For application servers this is easily resolved by buying more servers and distributing the requests between them using a load balancer. If you have a database then scaling becomes more complicated and the database generally will be the bottleneck in your system.

A benchmark published on mysqlperformanceblog.com clearly show how the throughput of a MySQL database varies with the number of concurrent requests on a 16-core server:

Reference: http://www.mysqlperformanceblog.com/2010/02/28/mysql-5-5-m2-scalability/

Solution

As the database is generally always the bottleneck, we need to ensure that the number of concurrent requests (R) does not exceed the critical number RC. By looking at the above graph, we could satisfy the requirement by limiting the maximum number of concurrently processed HTTP requests to the number of CPU cores:

Rmax = RC

This basic form of controller is an open-loop control whereby it does not monitor the output to ensure the system is operating correctly.

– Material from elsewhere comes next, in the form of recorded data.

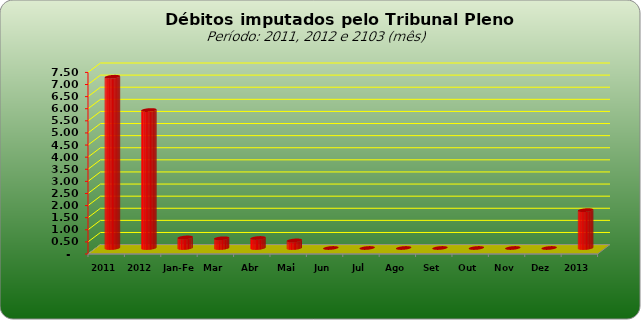
| Category |  7.073.154,74   5.698.720,25   436.112,79   401.482,76   413.229,26   313.253,71   -     -     -     -     -     -     -     1.564.078,52  |
|---|---|
| 2011 | 7073154.74 |
| 2012 | 5698720.25 |
| Jan-Fev | 436112.79 |
| Mar | 401482.76 |
| Abr | 413229.26 |
| Mai | 313253.71 |
| Jun | 0 |
| Jul | 0 |
| Ago | 0 |
| Set | 0 |
| Out | 0 |
| Nov | 0 |
| Dez | 0 |
| 2013 | 1564078.52 |
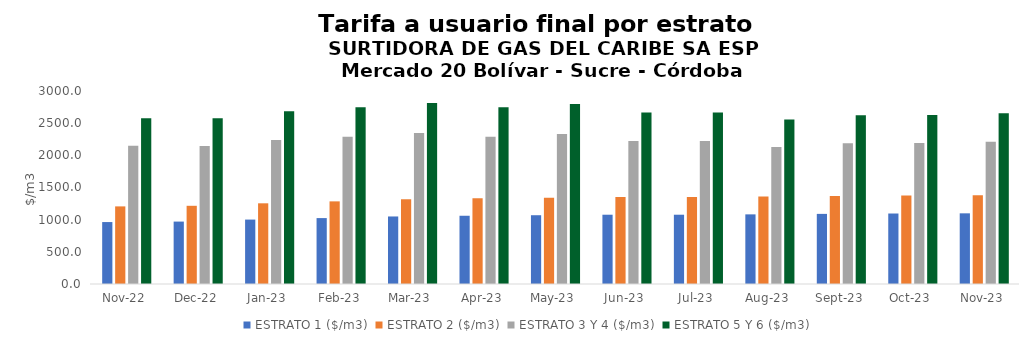
| Category | ESTRATO 1 ($/m3) | ESTRATO 2 ($/m3) | ESTRATO 3 Y 4 ($/m3) | ESTRATO 5 Y 6 ($/m3) |
|---|---|---|---|---|
| 2022-11-01 | 962.82 | 1206.32 | 2147.73 | 2577.276 |
| 2022-12-01 | 970.22 | 1215.6 | 2146.46 | 2575.752 |
| 2023-01-01 | 1001.38 | 1254.3 | 2238.4 | 2686.08 |
| 2023-02-01 | 1024.53 | 1284.4 | 2288.91 | 2746.692 |
| 2023-03-01 | 1049.77 | 1317.27 | 2345.6 | 2814.72 |
| 2023-04-01 | 1060.8 | 1331.1 | 2289.32 | 2747.184 |
| 2023-05-01 | 1069.09 | 1341.51 | 2332.27 | 2798.724 |
| 2023-06-01 | 1076.98 | 1351.41 | 2221.89 | 2666.268 |
| 2023-07-01 | 1076.98 | 1351.41 | 2221.89 | 2666.268 |
| 2023-08-01 | 1082.37 | 1358.18 | 2129.89 | 2555.868 |
| 2023-09-01 | 1089.94 | 1367.67 | 2187.17 | 2624.604 |
| 2023-10-01 | 1095.74 | 1374.95 | 2190.44 | 2628.528 |
| 2023-11-01 | 1098.48 | 1378.38 | 2212.27 | 2654.724 |
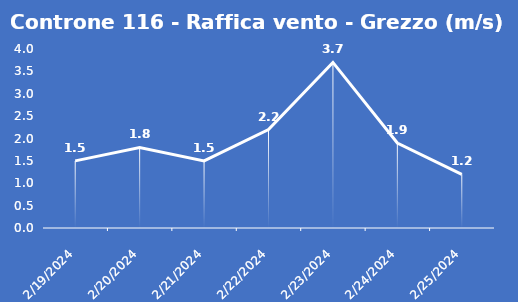
| Category | Controne 116 - Raffica vento - Grezzo (m/s) |
|---|---|
| 2/19/24 | 1.5 |
| 2/20/24 | 1.8 |
| 2/21/24 | 1.5 |
| 2/22/24 | 2.2 |
| 2/23/24 | 3.7 |
| 2/24/24 | 1.9 |
| 2/25/24 | 1.2 |

An example of open-loop controller is a coffee machine. Providing the cups are all the same size, it will fill them with coffee. If the cup is too big then the cup will not be full, if the cup is too small then it will overflow.

Open-loop control is suitable for well-defined systems, operating under constant conditions or not required to adapt to change. Consider tuning a guitar; the tuning pegs are turned until then string tension is such that each string resonates at the required frequency. Providing nothing changes, the strings will remain in tune. If the strings heat up, the string tension is reduced and now resonate at lower frequencies.

Providing the graph holds under all circumstances then open-loop control would suffice. Unfortunately the test above is not indicative of the general case but rather an unrealistic ideal. Although the sysbench test includes read and write operations, it should be noted that the test was done using a solid-state HDD which of course can handle multiple concurrent IO operations. Normal HDDs support only one thread and so operation which need to use the HDD, write operations or read operations for data not cached in RAM, will have an adverse affect on concurrent performance.

The crux of the problem

Generally, most database operations are read operations and, providing the database is configured optimally, it will not touch the HDD. In this case we can get optimum concurrent performance, as shown in the graph. If the application is designed correctly, most HTTP requests will not require the database at all, thus removing the database bottleneck and so concurrent performance will be determined at the application layer. As mentioned earlier, the application layer can be distributed across multiple machines, achieving still greater concurrent performance.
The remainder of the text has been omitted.